Twin Cities Real Estate Market Update – Week of November 17, 2008

The Minneapolis Area Association of Realtors has released its latest report this week and incredibly, the pending sales number continues to show better year over year performance as it has done for nearly the past 4 months.  This is despite the really difficult economic news.

(Click to enlarge the graph)

Twin Cities Pending Sales Activity 11-17-08

Now it does appear that much of the activity is based upon buyers swooping in to purchase “lender-mediated” or distress sale properties.  In fact, Jeff Allen’s note says that some 54.4% of the pendings last week were on “lender-mediated”/distress sales and that 43.2% of those were for properties priced under $150,000.  (And we wonder why our median sales price is down 18% YTD?)

The other point worth noting is that of the new listings coming on the market 41.1% are lender-mediated (i.e. foreclosures, short sales, corporate owned).

Here’s the report and commentary:


Weekly Market Activity Report

As the fall temperature persists at near freezing levels, home sales activity remains stubbornly higher than it was a year ago, despite weakened consumer confidence and a sluggish economy. Pending sales for the week ending November 8 were 16.9 percent higher than the same week in 2007, and over the last three months have been a robust 26.6 percent higher. Lender-mediated foreclosures and short sales in the lower price ranges are driving the swing upwards; 54.4 percent of the most recent reporting week’s pending sales were lender-mediated and 43.2 percent were priced under $150,000.

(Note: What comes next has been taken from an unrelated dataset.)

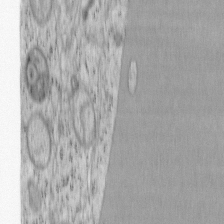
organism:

Supply remains down from last year but appears to have reached a plateau of sorts. We have had roughly 9 percent fewer total homes for sale than at the same point last year for the last 5 consecutive weeks. New supply coming onto the market continues to slow its velocity and will likely remain commensurate in pace with fourth-quarter 2007. A total of 41.1 percent of new listings over the past week were lender-mediated.